Realizing that you are an anarchist can feel like its own portal. For instance, I no longer look at abandoned buildings and vaguely think, “Hmm, odd that that building is empty.” I have to tell someone, “Isn’t it infuriating that it’s considered a crime for someone to sleep in that building when they need shelter and no one else is using it? Isn’t it unconscionable that anyone be forced to be unhoused when we have more than enough houses for them already in existence?” I can’t tell you how many iterations of this conversation were had between me and Amanda. We marveled at the architecture, gardens, and expressive decorations around us. But we sensed some of the same apathy in New Orleans that we knew too well from living in Bozeman. There were Black Lives Matter signs in affluent yards but no one visibly showing concern or support for the black community. We couldn’t find any protests or community meetings happening besides a lovely art talk that was put on by black artists. No one seemed concerned about the “No Sleeping on Benches” signs, which show that while rest is highly discouraged for most of us under capitalism, it is considered a punishable offence for others. We had an encouraging conversation with two volunteers for The Nature Conservancy who loved the concept of Bozeman Antifa Dance. We saw signs related to various community efforts and graffiti with anarchist messages. According to everyone, we were just visiting at a bad time. I won’t completely rag on NoLa for its lack of social action. But as there is so much potential there for local revolution (as there is everywhere), I’m not giving it a pass, either.

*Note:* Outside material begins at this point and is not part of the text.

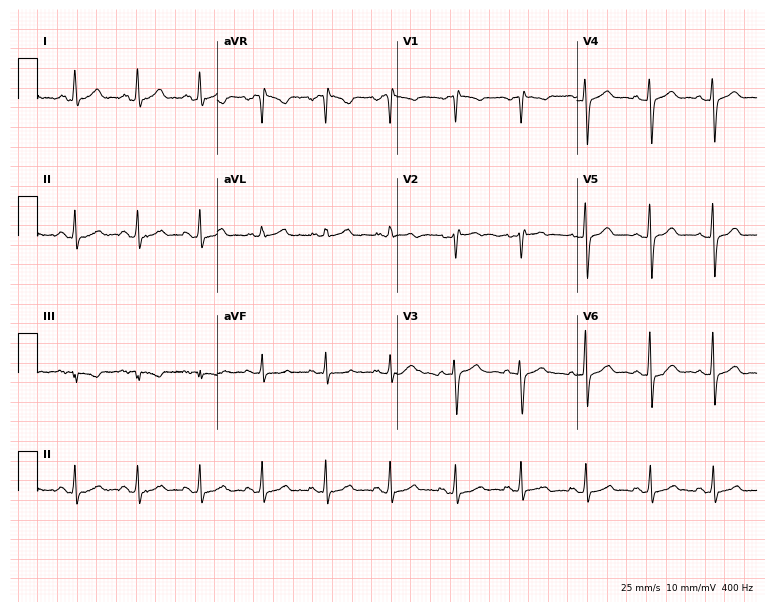
Standard 12-lead ECG recorded from a female patient, 42 years old. Read as a normal ECG.
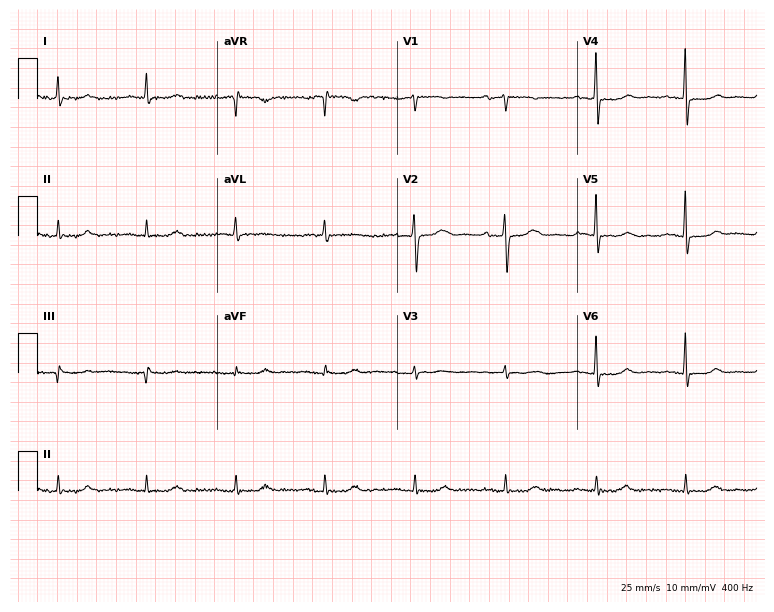
Standard 12-lead ECG recorded from a female, 76 years old (7.3-second recording at 400 Hz). Read as a normal ECG.

How could we have gone at a bad time when we were there for my 25th birthday? It was the perfect time. We made a lovely friend at our hostel who kept us company on rainy afternoons and told us where to get the best po’ boy. Both he and Amanda were perfect dancing partners on the eve of my birthday/eve of our departure. Was the dancing worth getting the Omicron variant? I can’t exactly say yes, as I don’t know if I gave it to anyone else before realizing I had it. But, we made the choice to go out in a way I hadn’t in two years, and it was one of the best nights of my life. I returned more solidly myself but with one foot still in New Orleans.